Making is a fantastic way to engage many students, but it’s only the first step toward an even greater revolution. If we wish to build a thriving and responsive economy, the future of education cannot be about giving students the skills to fill jobs; it must be about giving them the skills to create jobs. This requires more than technical skills, it requires empathy, context and innovation.

It’s time for the Maker Movement to become the ChangeMaker Movement.

Eek, AlaskaLast fall, our team was invited to a roadless, 300-person Yup’ik village named Eek to pilot a new program that teaches design thinking and 3D printing to elementary students. Located on Alaska’s marshy west coast, Eek’s handful of stilted buildings are powered by diesel fuel imported on river tankers. When the water freezes, so does the fuel source. At the school – the largest building in town – every child has a computer; at home, few have running water.

Eek exemplifies an uncomfortable mashup of state education standards and the traditions of subsistence living; a dichotomy that exists in many native communities today. As we unloaded our 3D printers onto the muddy runway I realized that we would need to introduce this technology as more than “a hook” for future learning; it needed to be immediately relevant and useful to our students.

A fourth-grader prototypes her invention as part of the City X Workshop in Eek

The program we were piloting – the City X Project – is a design thinking workshop with a fictional story. We spent three days working with the elementary students inventing solutions to theoretical problems, allthewhile knowing they were going home to very real problems each day. Meanwhile, at lunch we found ourselves surrounded by crowds of high schoolers asking questions. Good questions. Smart questions. I couldn’t help but wonder what real impact those older students might have created with the design skills we were teaching their younger brothers and sisters.

The truth is that all communities face challenges of one variety or another – for some it’s access to running water; for other’s it’s combating flooding, cancer-causing pollution, food deserts, or housing inequality.

What if our nation’s youth were trained to address these problems using the same approaches practiced by leading design and development agencies around the world? What might they accomplish? What important skills might they be motivated to learn along the way?

City X students learning about 3D printing at an SOS Children's Village in Kfarhay, Lebanon

City X students learning about 3D printing at an SOS Children’s Village in Kfarhay, Lebanon

A robust economy demands more than STEM skills, it requires innovation. The heart of innovation is not technology, but people. Great innovators are able to deeply understand human needs and create useful solutions. Their approach is often facilitated by a variety of human-centered design skills including needs assessments, user research, interviewing and data analysis. Mostly, however, innovation simply requires empathy and experimentation.

The Maker Movement excels at inspiring experimentation, but what about empathy?

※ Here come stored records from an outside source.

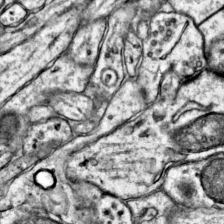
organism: Mouse
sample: Primary visual cortex
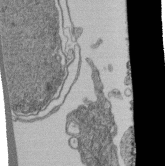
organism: Human
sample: Retinal organoid Rod and Cone cells
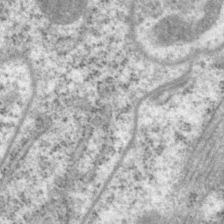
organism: P. pacificus
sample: Pharynx
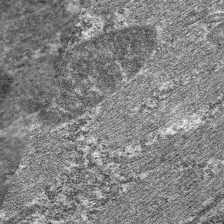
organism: C. elegans
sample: Pharynx
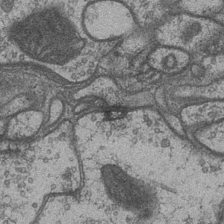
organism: Drosophila
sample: Optic medulla
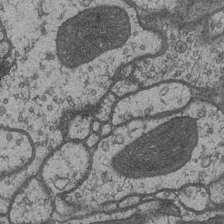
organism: Drosophila
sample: Optic medulla
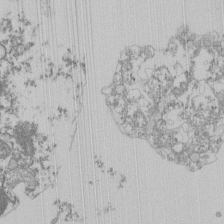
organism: Mouse
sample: Activated Pmel transgenic CD8+ T Cells
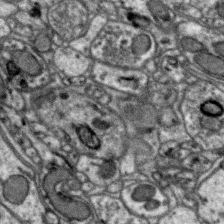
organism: Zebra finch
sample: Brain
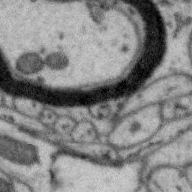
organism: Zebra finch
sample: Brain
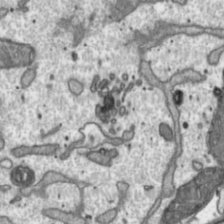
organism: Toxoplasma gondii
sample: Parasites in a vacuole inside a host cell
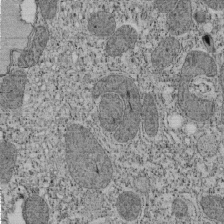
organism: Tetrahymena
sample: Cilia in tetrahymena

If you give a child a tool she may not care to use it, but if you give her a problem to solve with that tool, she will excel in its mastery. Direct, meaningful application of technology is often the missing piece of STEM education. It’s also the piece that inspires true innovation. Making is fun, but it’s time to begin connecting the incredible skills of the maker community with the daunting challenges of our world.

It’s time for the Maker Movement to become the ChangeMaker Movement – that is the future of education.